では、脳の謎解きはどのように行えばよいのでしょうか。今回、我々は生きている状態で、細胞レベルの神経活動を脳の広範囲から同時に捉えることができる巨大顕微鏡を開発することに成功したので、その成果をご紹介しています。この顕微鏡を用いることで新種細胞の発見や脳ネットワークの構造が明らかになりました。」
トピック3 「マーモセットの脳の遺伝子マッピング:ヒトの脳研究に新たな展望をもたらす」
下郡 智美(理化学研究所 脳神経科学研究センター チームリーダー)
「マーモセットは人間に近い脳構造と行動能力を持っていることから、その脳の遺伝子と脳構造や行動を合わせて解析することで、ヒトの複雑な脳の仕組みに迫ることが可能です。マーモセットから得られる知見は、ヒト脳の基本的な機能や脳疾患のメカニズムを理解するのに役立ち、未来の治療法開発に期待が高まっています。さらに、この研究はロボティクスや人工知能の分野にも応用される可能性があります。つまり、マーモセットの研究は私たちの脳科学や技術の進化に大きな影響を与える重要な証拠を提供してくれます。」
トピック4 「読み解かれつつある精神疾患の脳回路病態」
笠井 清登(東京大学大学院医学系研究科 精神医学分野・教授)
「MRI技術を用いて、精神疾患の病態を脳の回路の不調の観点から調べることができるようになりました。しかし、従来の研究では1つの研究施設において、1種類の精神疾患を持つ人と健康な人の脳MRIを数十人ずつで比較する研究が多く、結果は一定しませんでした。私たちは、多数の研究施設で異なるMRI機器で撮像された多種類の精神疾患患者さんの画像をデータベース化したり、まとめて数千人単位で解析する研究を国際的な共同体制で進めています。こうした研究からわかってきたことをご紹介しています。
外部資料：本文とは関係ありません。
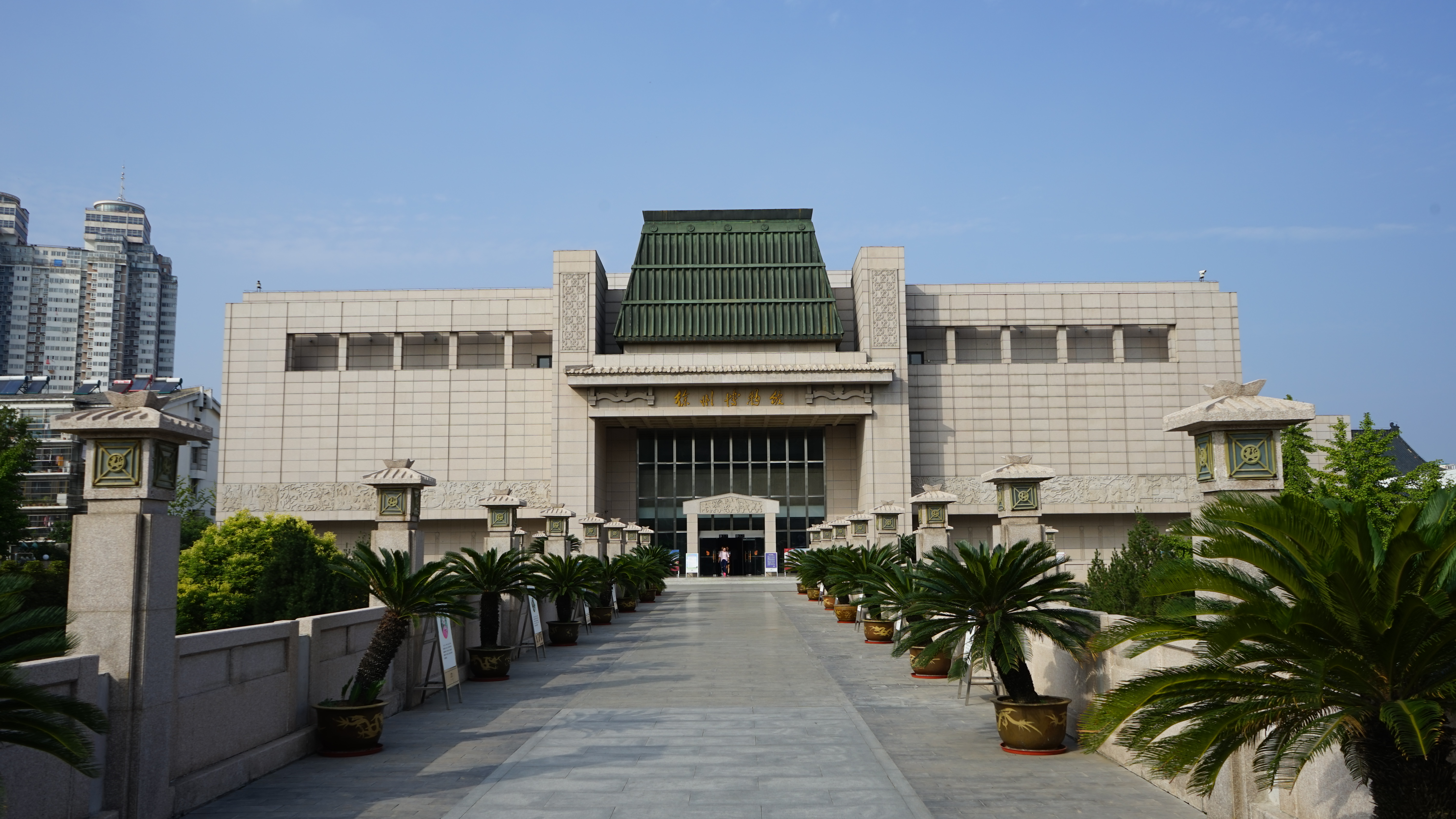 徐州博物馆

」
トピック5 「脳のスイッチで理解する高度な脳の働きとその不調」
南本 敬史(量子科学技術研究開発機構 脳機能イメージング研究部 システム神経回路研究グループ・グループリーダー)
「前頭前野は霊長類で特に発達し、高度な精神機能を担っています。私たちはその機能を調べるために、神経細胞の機能をON/OFFする「スイッチ」を埋め込み、それを画像化して脳内での位置を確認する技術とスイッチを効率よく切り替える薬を開発しました。これらの技術を用いることで、前頭前野から脳深部に伸びる2つの神経経路が異なる機能を持ち、それらの不調がヒトの精神疾患で見られる機能低下と関連することが明らかになりました。」
最後に、AMED三浦理事から「疾患モデルマーモセットなど研究リソースや若手人材育成が重要であり、今後も精神・神経疾患の解明が期待される」と閉会の挨拶があり、脳研究プロジェクトの成果報告イベントは終了しました。今後益々重要となる脳研究について、AMEDは今後も推進していきます。